Я начал громко декламировать:
Я
земной шар
чуть не весь
обошел, —
и жизнь
хороша,
и жить
хорошо...
Навстречу шли люди. В их движении было что-то крепкое, цельное, напоминающее солдатский строй. Но строй был не совсем обычный. Словно бойцы сбились по команде с ноги, как перед мостом, раскачивались и зачем-то подпрыгивали. На росистой зелени, на зеленой с белым одежде людей прыгали горячие радужные блики солнца.
Мы поравнялись. Да, это были бойцы, несколько парней. Одни передвигались на костылях, другие — опираясь на палки или на плечи товарищей. Звякали ордена и медали. За спиной у солдат были вещевые мешки. Некоторые бережно несли баяны, гармони. В нос ударял смешанный запах лекарств, дегтя и пота. Ослепляли белоснежные бинты и нестерпимо яркий глянец гипсовых повязок.
Бойцы двигались молча, сосредоточенно, с предельной в их состоянии быстротой, будто опасались опоздать, они часто оглядывались. Вспотевшие лица их были озабочены, взволнованы.
Сбоку, видимо за старшего, деловито шагал щупленький веснушчатый сержант с забинтованной головой.
Это было необычное шествие. Оно напоминало организованный отход раненых с поля боя.
Но здесь, в тылу?.. Они без оружия, в чистом обмундировании, у многих тщательно отутюженном.
Я остановил веснушчатого сержанта. На мой вопрос: «Чьи вы, куда шагаете?» — сержант, робея, торопливо заокал:
— На вокзал идем, товарищ майор, к своим...
Он стоял вполоборота ко мне, нетерпеливо ворочая неуклюжей от растрепавшейся повязки головой. Голос у него был тоненький, писклявый.

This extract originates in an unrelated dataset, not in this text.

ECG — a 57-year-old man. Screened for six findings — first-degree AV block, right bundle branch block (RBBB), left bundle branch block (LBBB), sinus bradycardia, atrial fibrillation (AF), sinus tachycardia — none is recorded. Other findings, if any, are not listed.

— К каким это «своим»?! — строго спросил я, подражая говору сержанта.
Он стал ко мне прямо.
— В свои части. Их на другой фронт...
— Ну а вы, раненые, при чем?..
— Как при чем, товарищ майор! — Досада, явная, нескрываемая, и вместе с ней обида были в голосе и на озабоченном лице сержанта. — Разве солдаты останутся? Если теперь в свои части не попадем — пиши пропало. Разве потом найдешь? И не позволят... — Видимо убежденный в неотразимости этих доводов, он взглянул на меня увереннее, смелее.